Die Bundesregierung könne sich nicht darauf berufen, dass die Dublin-Verordnung angesichts einer Notlage nicht angewendet werden müsse, erklärte das Gericht. Sie könne die Zurückweisungen nicht auf eine Ausnahmeregelung stützen, eine Gefahr für die öffentliche Sicherheit oder Ordnung sei nicht dargelegt.

Das Vorgehen der Bundesregierung war seit Ankündigung der verschärften Kontrollen rechtlich umstritten. Dobrindt zufolge ist es nicht auf lange Dauer angelegt. Von den Zurückweisungen sind zudem besonders verletzliche Gruppen wie Kinder und Schwangere ausgenommen.

Dobrindt will trotz des Urteils weiterhin zurückweisen. „Wir halten an den Zurückweisungen fest“, sagte er am Montagabend in Berlin. Das Urteil nannte er einen „Einzelfallbeschluss“, sein Ministerium strebe zudem eine Entscheidung im Hauptsacheverfahren an.

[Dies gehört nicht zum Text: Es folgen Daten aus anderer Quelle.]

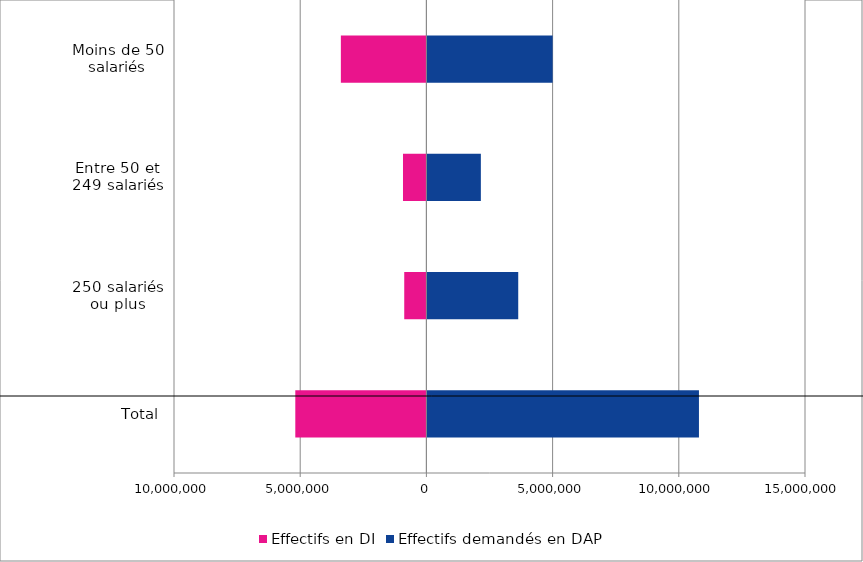
| Category | Effectifs en DI | Effectifs demandés en DAP |
|---|---|---|
| Total | -5193998 | 10798599 |
| 250 salariés ou plus | -877905 | 3638598 |
| Entre 50 et 249 salariés | -927277 | 2157771 |
| Moins de 50 salariés | -3388816 | 5002230 |
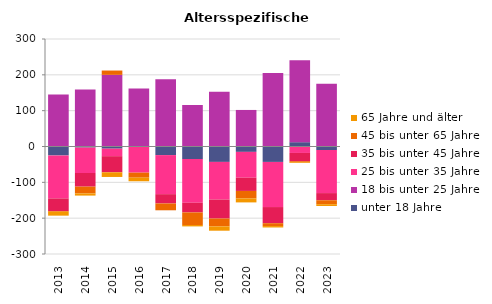
| Category | unter 18 Jahre | 18 bis unter 25 Jahre | 25 bis unter 35 Jahre | 35 bis unter 45 Jahre | 45 bis unter 65 Jahre | 65 Jahre und älter |
|---|---|---|---|---|---|---|
| 2013.0 | -25 | 145 | -120 | -35 | -2 | -11 |
| 2014.0 | -3 | 159 | -71 | -38 | -19 | -6 |
| 2015.0 | -6 | 200 | -21 | -45 | 12 | -13 |
| 2016.0 | 0 | 162 | -73 | 0 | -14 | -10 |
| 2017.0 | -24 | 188 | -109 | -26 | -19 | 0 |
| 2018.0 | -35 | 116 | -122 | -27 | -35 | -4 |
| 2019.0 | -43 | 153 | -105 | -53 | -22 | -12 |
| 2020.0 | -15 | 102 | -72 | -37 | -21 | -11 |
| 2021.0 | -43 | 205 | -126 | -45 | -8 | -4 |
| 2022.0 | 12 | 229 | -18 | -23 | -3 | -2 |
| 2023.0 | -10 | 175 | -120 | -20 | -11 | -5 |
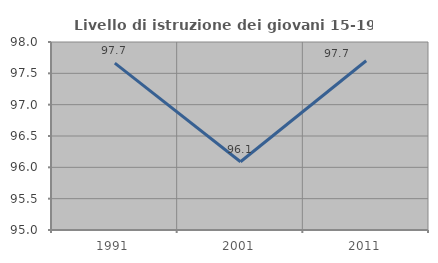
| Category | Livello di istruzione dei giovani 15-19 anni |
|---|---|
| 1991.0 | 97.664 |
| 2001.0 | 96.089 |
| 2011.0 | 97.701 |
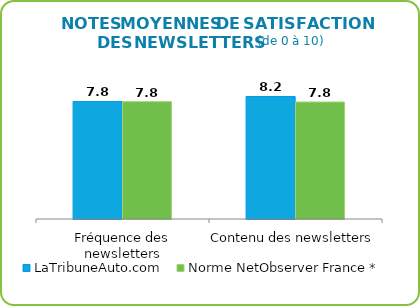
| Category | LaTribuneAuto.com | Norme NetObserver France * |
|---|---|---|
| Fréquence des newsletters | 7.833 | 7.824 |
| Contenu des newsletters | 8.167 | 7.799 |
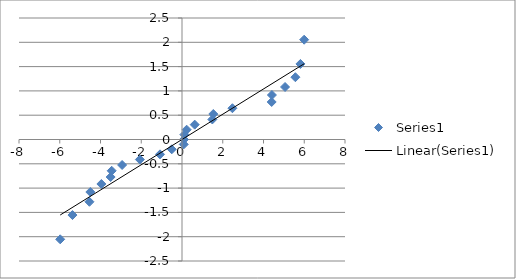
| Category | Series 0 |
|---|---|
| -5.9779421310354905 | -2.054 |
| -5.375256086462528 | -1.555 |
| -4.5426624134885145 | -1.282 |
| -4.499033299423829 | -1.08 |
| -3.9564383820627995 | -0.915 |
| -3.503830638102201 | -0.772 |
| -3.4505903808933738 | -0.643 |
| -2.939235909490918 | -0.524 |
| -2.067232806527173 | -0.412 |
| -1.0792689378298803 | -0.305 |
| -0.503501076580406 | -0.202 |
| 0.08594035034600722 | -0.1 |
| 0.09410343463221693 | 0 |
| 0.11709834776142714 | 0.1 |
| 0.22912840052892847 | 0.202 |
| 0.6237050195151568 | 0.305 |
| 1.4883707225383915 | 0.412 |
| 1.5361144823274486 | 0.524 |
| 2.474936427908588 | 0.643 |
| 4.401786394266253 | 0.772 |
| 4.413644069899618 | 0.915 |
| 5.056827670535199 | 1.08 |
| 5.5650550548957085 | 1.282 |
| 5.812428203248871 | 1.555 |
| 5.9958534834931925 | 2.054 |
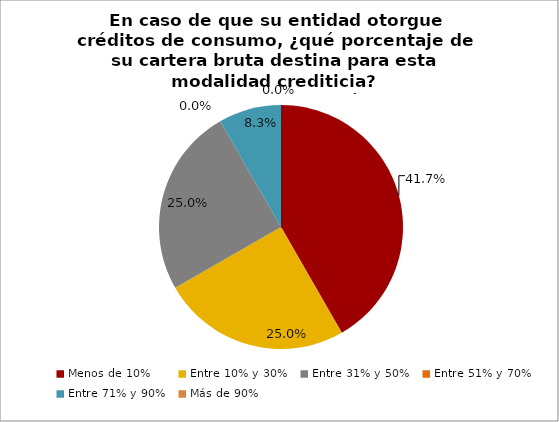
| Category | En caso de que su entidad otorgue créditos de consumo, ¿qué porcentaje de su cartera bruta destina para esta modalidad crediticia? Mercado de microcrédito |
|---|---|
| Menos de 10% | 0.417 |
| Entre 10% y 30% | 0.25 |
| Entre 31% y 50% | 0.25 |
| Entre 51% y 70% | 0 |
| Entre 71% y 90% | 0.083 |
| Más de 90% | 0 |
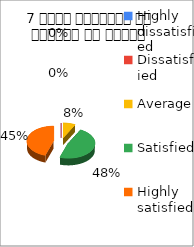
| Category | 7 विषय अवधारणा पर शिक्षक का ज्ञान  |
|---|---|
| Highly dissatisfied | 0 |
| Dissatisfied | 0 |
| Average | 3 |
| Satisfied | 19 |
| Highly satisfied | 18 |

Die Geflüchtetenorganisation Pro Asyl forderte „ein sofortiges Ende rechtswidriger Zurückweisungen an den deutschen Grenzen“. Dobrindt habe „mit seinem nationalen Alleingang genug Leid für Schutzsuchende verursacht und außenpolitischen Schaden angerichtet“, betonte Pro-Asyl-Geschäftsführer Karl Kopp.

Dass die Zurückweisung von Asyl- und Schutzsuchenden „juristisch stark umstritten ist“, sagte Andreas Roßkopf, Vorsitzender des Bereichs Bundespolizei bei der GdP, den Funke-Zeitungen. Wichtig sei, „dass keinerlei Konsequenzen und rechtliche Schritte an unseren Kolleginnen und Kollegen hängen bleiben“.

Scharfe Kritik an der Bundesregierung kam von der Opposition. Die Regierung sei „mit diesem rechtlich höchst zweifelhaften nationalen Alleingang am Ende“, sagte Grünen-Fraktionschefin Britta Haßelmann der Nachrichtenagentur AFP. Die Zurückweisungen seien „allen Bedenken und Einwänden zum Trotz“ angeordnet worden.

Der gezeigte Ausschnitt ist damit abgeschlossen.